On the flip side, some disadvantages of the random forest classifier include:

- The computational power needed to train a random forest on a large dataset is high, since we need to build a whole ensemble of estimators.
- Training time can be longer due to the increased complexity and size of thee ensemble. 

The first thing we want to do is split our dataset into training and test samples. The reason why we do this, is so that we can simulate a real life situation by generating predictions for our test sample, without showing the predictive model these data points. This gives us the ability to see how well our model is able to generalise to new data, which is critical.

A typical % to dedicate to testing is between 20-30, for this example we will use a 80-20% split between train and test respectively.


In [118]:
def run_experiment(X,Y):
    X_train, X_test,y_train, y_test = train_test_split(X,Y,test_size=0.20, random_state=42)
    model = RandomForestClassifier(1000)
    model.fit(X_train,y_train)
    y_pred = model.predict(X_test)
    print('Precision: %.3f' % precision_score(y_test, y_pred))
    print('Recall: %.3f' % recall_score(y_test, y_pred))
    print('F1: %.3f' % f1_score(y_test, y_pred))
    print('Accuracy: %.3f' % accuracy_score(y_test, y_pred))
    print('-'*20)

I'll also encode categorical features into numerical representations since our model cannot accept categorical or `string` values

In [122]:
def transform_categorical(X):
    '''
    Encodes categorical columns
    '''
    X_copy = X.copy()
    categories = (X_copy.dtypes =="object")
    cat_cols = list(categories[categories].index)
    label_encoder = LabelEncoder()
    for col in cat_cols:
        X_copy[col] = label_encoder.fit_transform(X[col])
    return X_copy

def normalize_data(X,cols_to_norm):
    scaler = MinMaxScaler()
    X_copy = X.copy()
    X_copy[cols_to_norm] = scaler.fit_transform(X[cols_to_norm])
    return X_copy
x_2 = transform_categorical(X)
x_2 = normalize_data(x_2,cols_norm)
run_experiment(x_2,Y)

Precision: 0.895
Recall: 0.057
F1: 0.107
Accuracy: 0.903
--------------------


### Evaluation:

We are going to use 3 metrics to evaluate performance:

- Accuracy = the ratio of correctly predicted observations to the total observations
- Precision = the ability of the classifier to not label a negative sample as positive
- Recall = the ability of the classifier to find all the positive samples

The reason why we are using these three metrics is because a simple accuracy is not always a good measure to use.

- Looking at the accuracy score, this is very misleading! Hence the use of precision and recall is important.
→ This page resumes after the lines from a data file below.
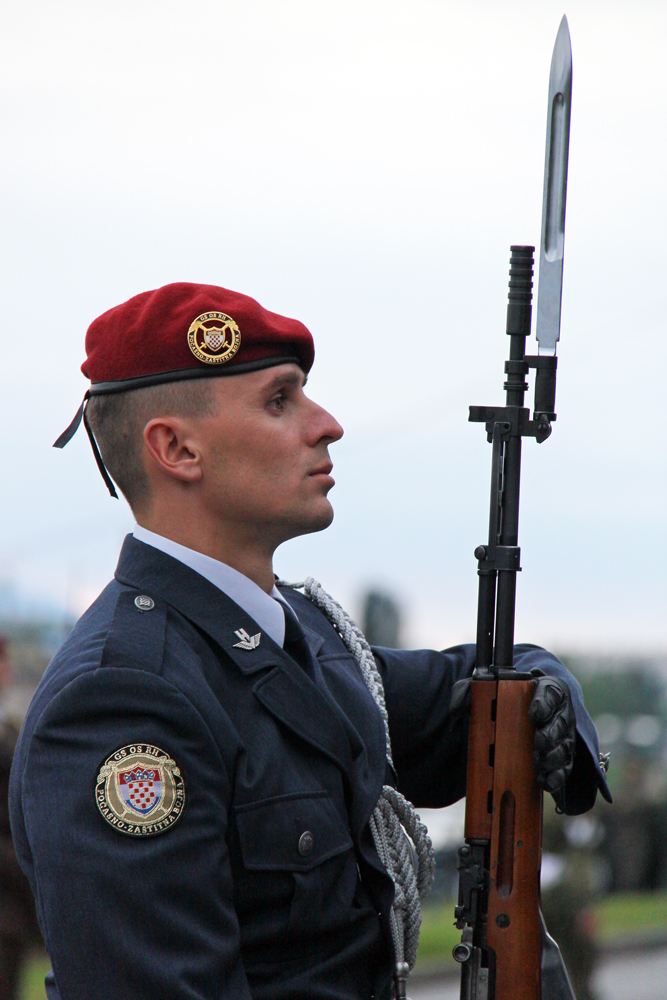 Dan OSRH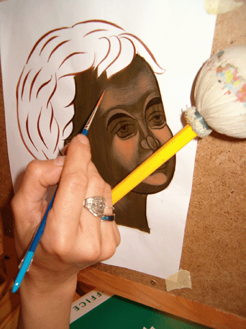 Srpskohrvatski / српскохрватски: Učenica vežba na papiru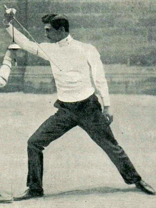 Louis Perrée (amateur) aux JO de Paris 1900.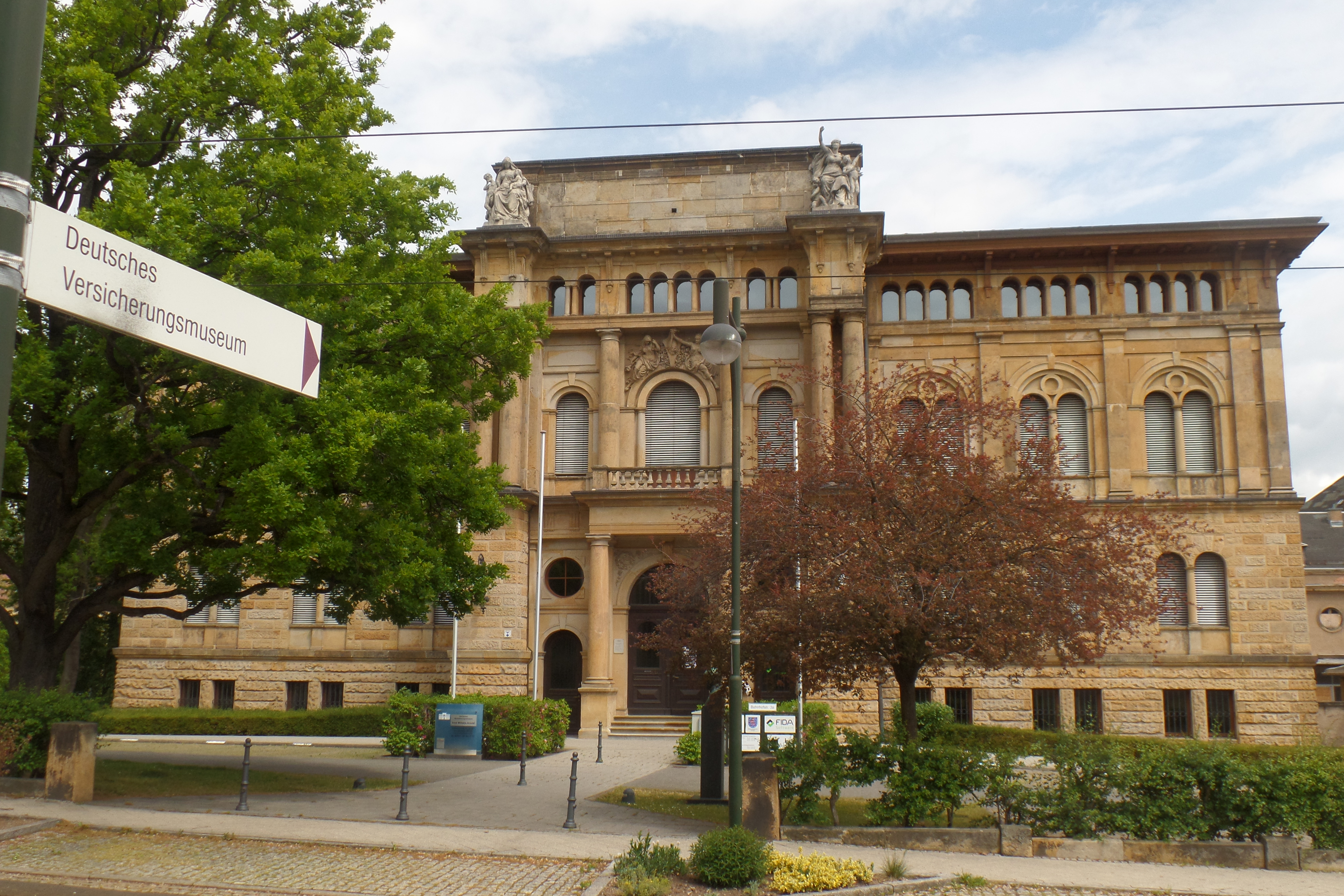 Im ehemaligen Gebäude der Gothaer Lebensversicherungsbank hat heute auch das Deutsche Versicherungsmuseum E.W. Arnoldi seinen Sitz.

The accuracy score is high, but it does not tell us the whole story.
- Looking at the precision score, this shows us a score of 0.89 which is not bad, but could be improved.
- However, the recall shows us that the classifier has a very poor ability to identify positive samples. This would be the main concern for improving this model!

So overall, we're able to very accurately identify clients that do not churn, but we are not able to predict cases where clients do churn! What we are seeing is that a high % of clients are being identified as not churning when they should be identified as churning. This in turn tells me that the current set of features are not discriminative enough to clearly distinguish between churners and non-churners.